───── RECORDS SUPPLIED

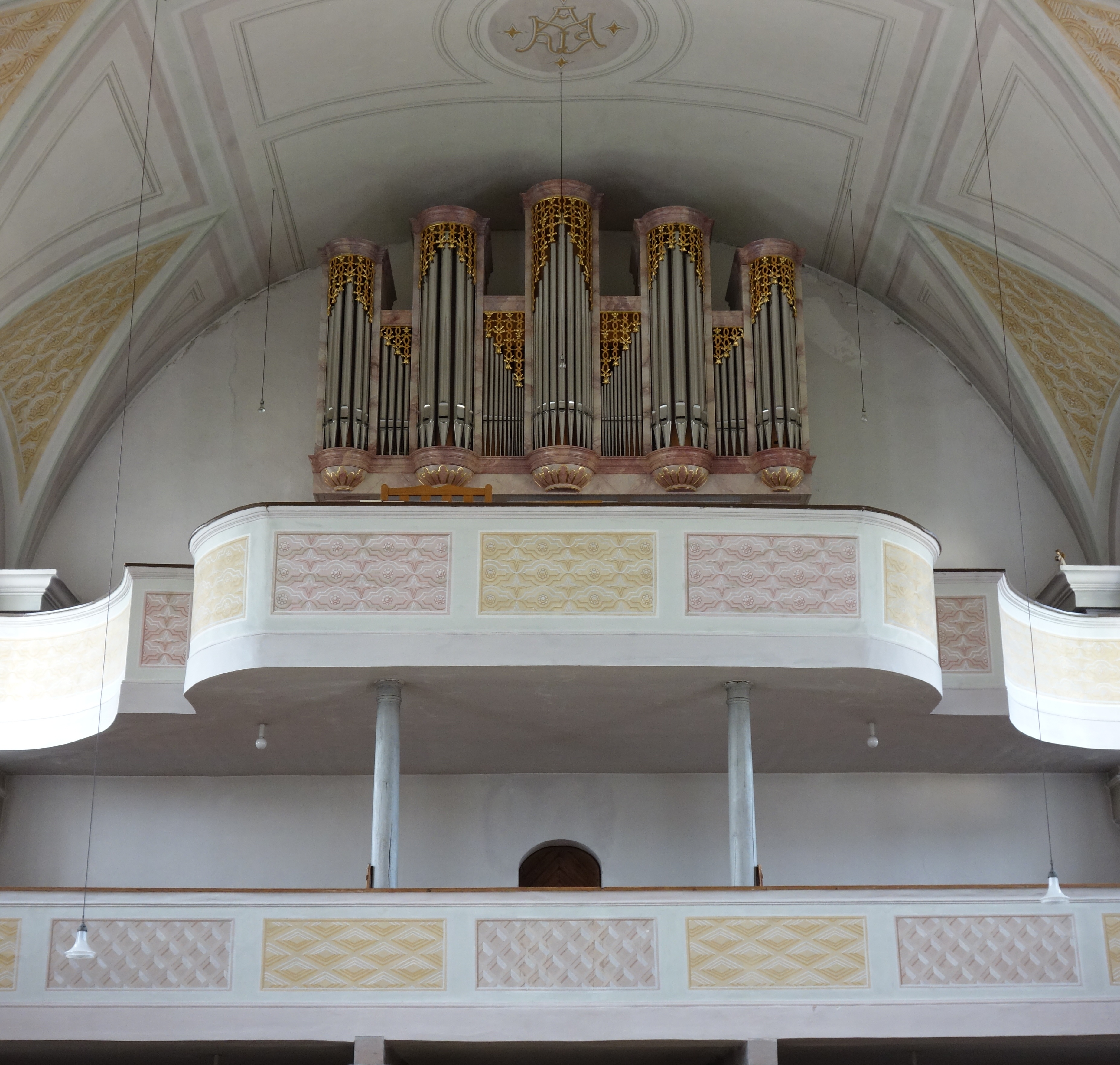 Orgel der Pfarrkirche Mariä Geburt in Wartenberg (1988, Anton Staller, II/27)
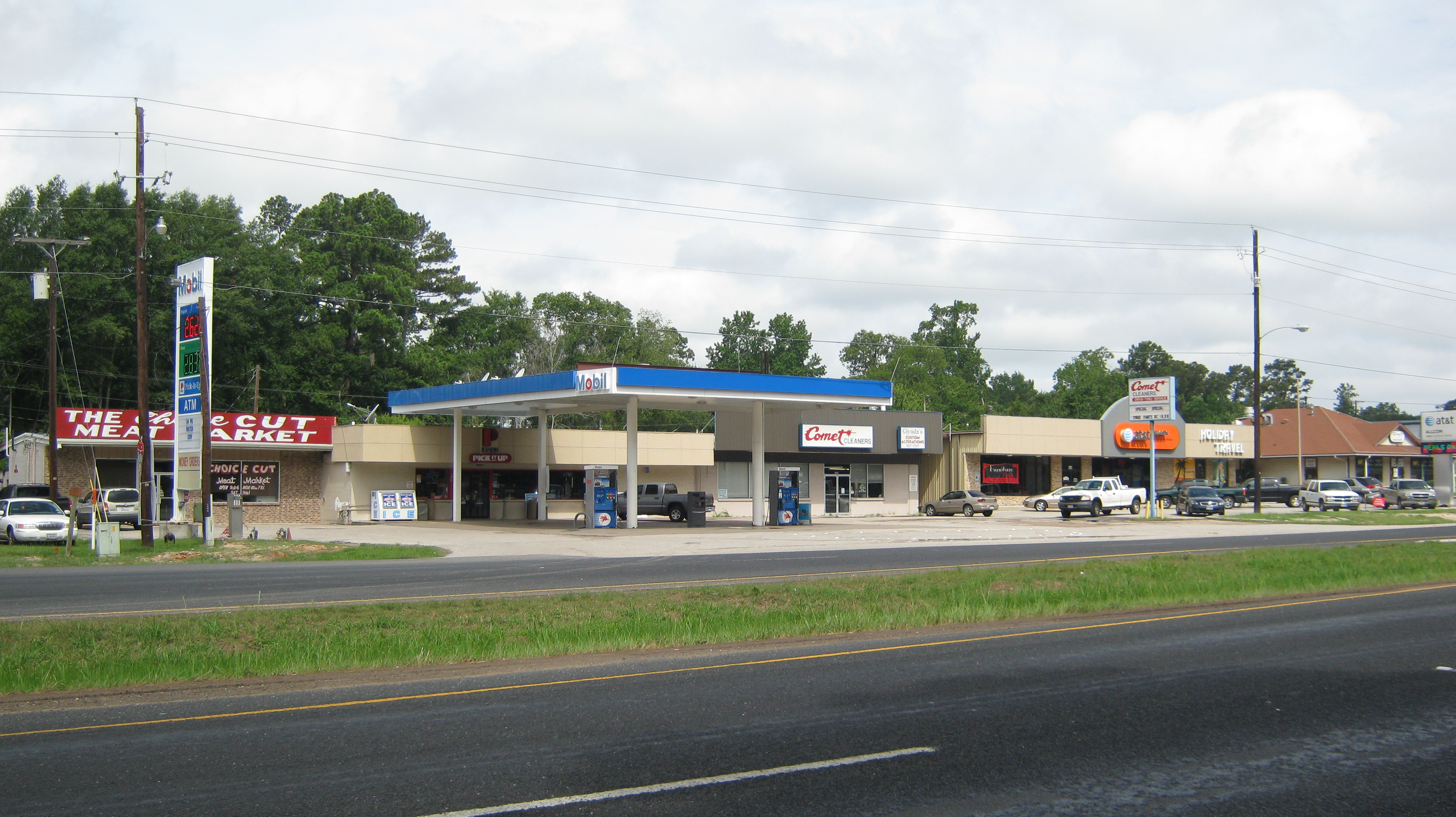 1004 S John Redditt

──────────
───── RECORDS SUPPLIED

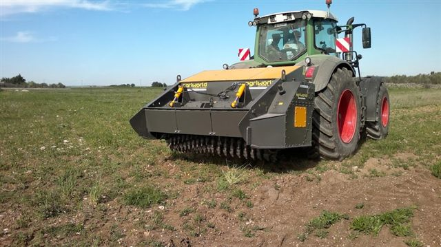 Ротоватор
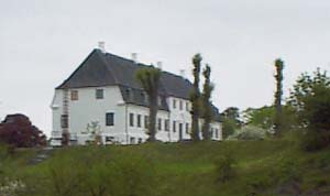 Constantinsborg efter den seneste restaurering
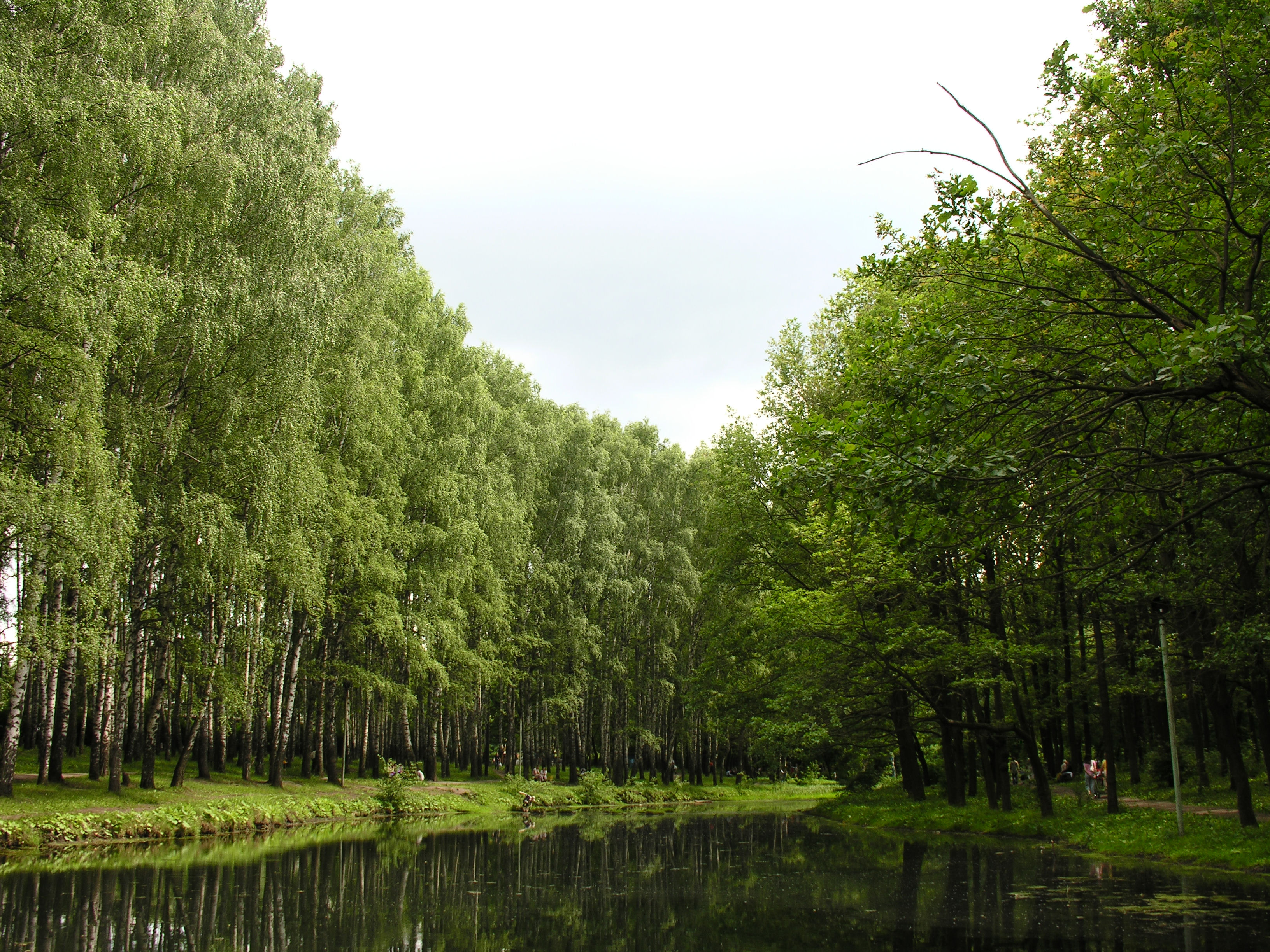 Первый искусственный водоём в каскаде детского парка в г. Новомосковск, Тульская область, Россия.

──────────

## YOUR ASSIGNMENT
Nothing but the lines above from the line with "Orgel der Pfarrkirche" up to and including the line with "1004 S John Redditt" should be returned, exactly as written and without pictures.

## EXERCISE RESULT
 Orgel der Pfarrkirche Mariä Geburt in Wartenberg (1988, Anton Staller, II/27)
 1004 S John Redditt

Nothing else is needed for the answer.